Crash Course at Ristorante Cavour
Every meal at Ristorante Cavour begins with an amuse-gueule — literally, an "amusement for the throat," which not only prepares the gustatory tract for the pleasures that are to follow but showcases the cuisine the chef is about to prepare for you. On my first visit, it consisted of a thin slice of crispy toast layered with prosciutto, mozzarella, basil and tomato.
The menu is laid out in typical Italian fashion, with three sections: antipasti, primi (pasta and risotto dishes) and secondi (main dishes). If you want to experience a meal as Italians would, have all three courses, plus dessert and a real espresso. In Italy, portions are more modest than those found in Houston, making it possible to enjoy each course. But we're so used to gargantuan servings here, it's almost impossible to entertain the thought of three courses. My theory about large portion sizes is that, unless we go home with doggie bags, we don't believe we have gotten value for our money. Plus, a huge portion size allows the restaurant to charge more.
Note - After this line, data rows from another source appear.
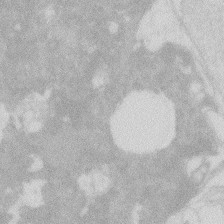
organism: Zebrafish
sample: Macrophage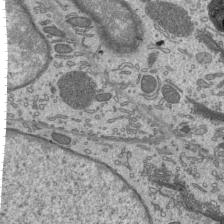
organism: Mouse
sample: Mouse epididymis efferent ductule cilia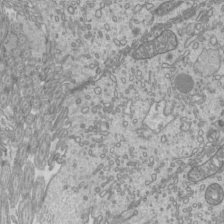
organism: Mouse
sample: Cilia; mouse epididymis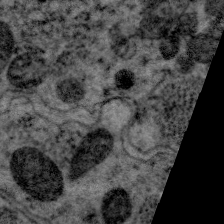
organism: C. elegans
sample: Pharynx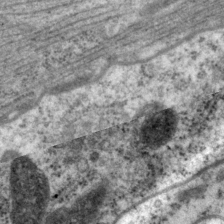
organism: P. pacificus
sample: Pharynx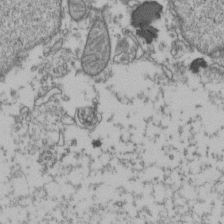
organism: Human
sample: Activated Jurkat CD4+ T cells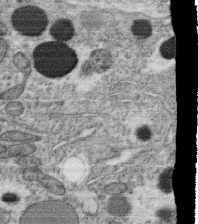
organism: C. elegans
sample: C. elegans oocyte; sperm cells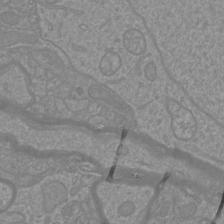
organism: Mouse
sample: Cortical neurons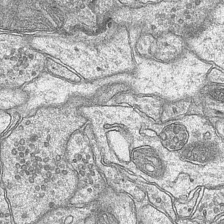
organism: Mouse
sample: CA1 Hippocampus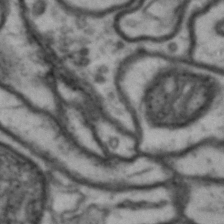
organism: Drosophila
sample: Brain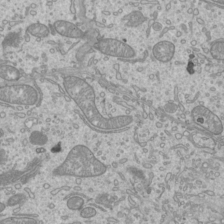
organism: Mouse
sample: Cilia; mouse epididymis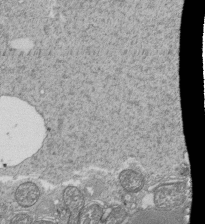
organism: Tetrahymena
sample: Cilia in tetrahymena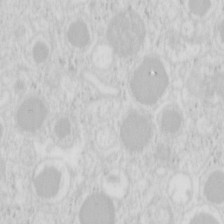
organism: Mouse
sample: Pancreas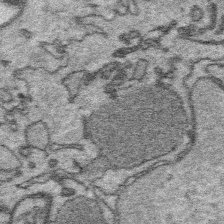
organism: Platynereis dumerilii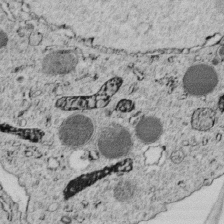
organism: C. elegans
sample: C. elegans embryo early stage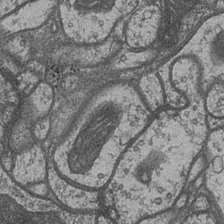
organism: Drosophila
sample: Optic medulla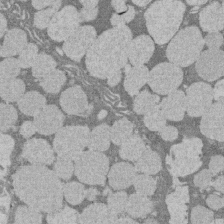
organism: Rat
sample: Salivary granule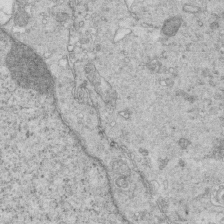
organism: Mouse
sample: Multiciliated cells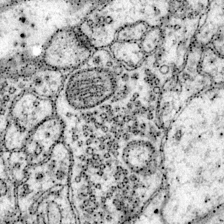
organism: Mouse
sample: Primary visual cortex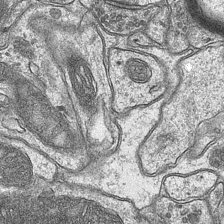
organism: Mouse
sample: CA1 Hippocampus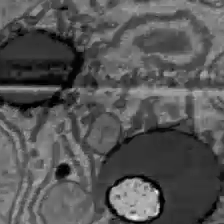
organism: C57BL Mouse
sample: Liver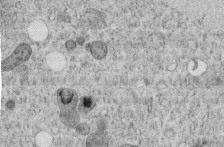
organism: C. elegans
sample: C. elegans embryo early stage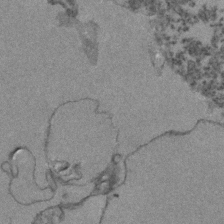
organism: Zebrafish
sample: Zebrafish embryo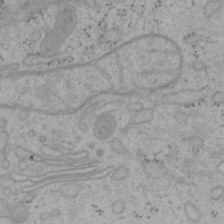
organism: Human
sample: HeLa cells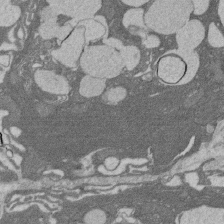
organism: Rat
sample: Salivary granule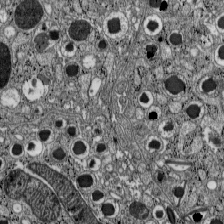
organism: C57BL Mouse
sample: Pancreatic islet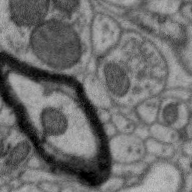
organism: Zebra finch
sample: Brain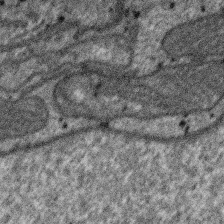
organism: Human
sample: Lung epithelial cells infected with SARS-CoV-2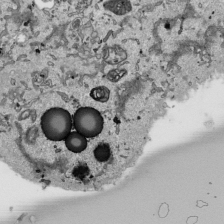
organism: Human
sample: Mitochondria in HCT116 cells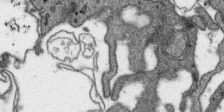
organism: Human
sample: Lung epithelial cells, uninfected (mock) control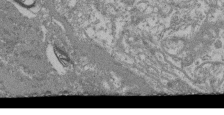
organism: Mouse
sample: Glomerulus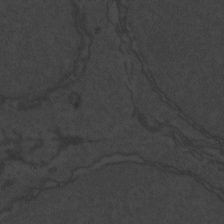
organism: Zebrafish
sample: Macrophage infected with Toxoplasma gondii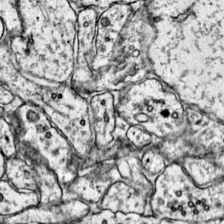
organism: Mouse
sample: Primary visual cortex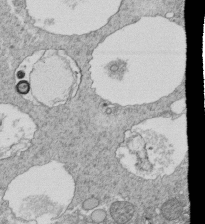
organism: Tetrahymena
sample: Cilia in tetrahymena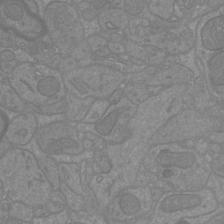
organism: Mouse
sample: Cortical neurons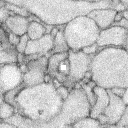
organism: Rabbit
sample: Retina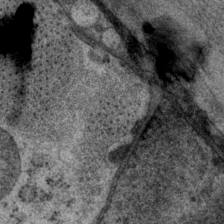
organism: P. pacificus
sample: Pharynx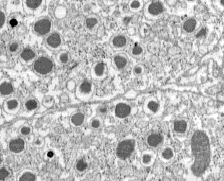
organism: C57BL Mouse
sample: Pancreatic islet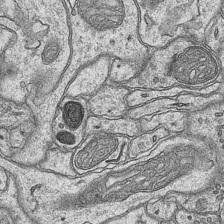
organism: Mouse
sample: CA1 Hippocampus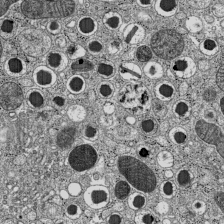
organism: C57BL Mouse
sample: Pancreatic islet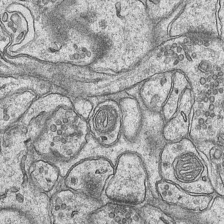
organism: Mouse
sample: CA1 Hippocampus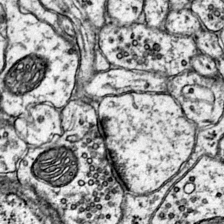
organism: Mouse
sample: Primary visual cortex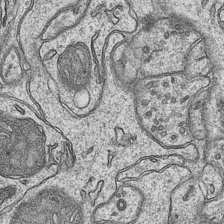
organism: Mouse
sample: CA1 Hippocampus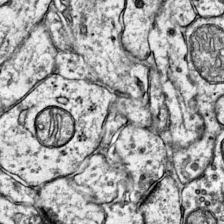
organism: Mouse
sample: Primary visual cortex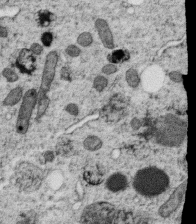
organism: C. elegans
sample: C. elegans oocyte; sperm cells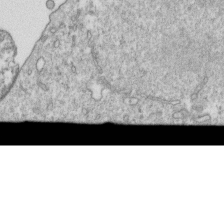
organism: Mouse
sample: Activated OT-1 CD8+ T cells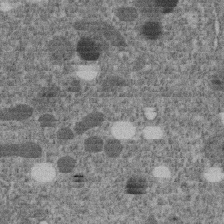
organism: C. elegans
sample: C. elegans embryo early stage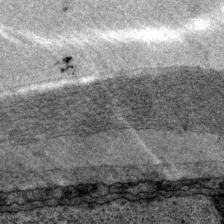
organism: P. pacificus
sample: Pharynx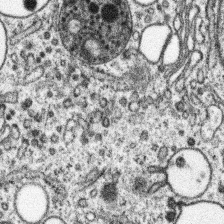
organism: Human
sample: HeLa cells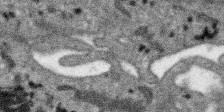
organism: Human
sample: Lung epithelial cells infected with SARS-CoV-2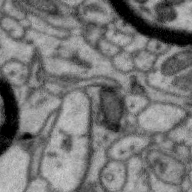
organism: Zebra finch
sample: Brain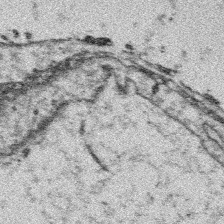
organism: Platynereis dumerilii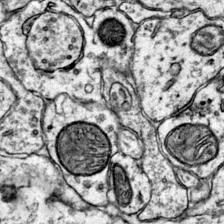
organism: Mouse
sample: Primary visual cortex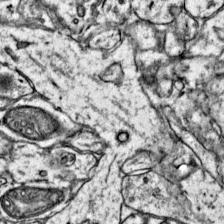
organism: Mouse
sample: Primary visual cortex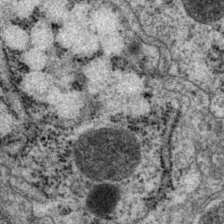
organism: P. pacificus
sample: Pharynx

As we would learn, Cavour doesn't have this problem, but on that first visit we didn't know that, so instead of going for the traditional three courses, we decided on an antipasto and a primo only. To start, I had the wild mushroom soup, which has an intense mushroom flavor and a smooth, velvety creaminess, thanks to the addition of mascarpone cheese. My dining companion chose the beef tenderloin carpaccio as her appetizer. It had a spectacular presentation: The slices of beef, so thin they're diaphanous, are presented on a clear plate.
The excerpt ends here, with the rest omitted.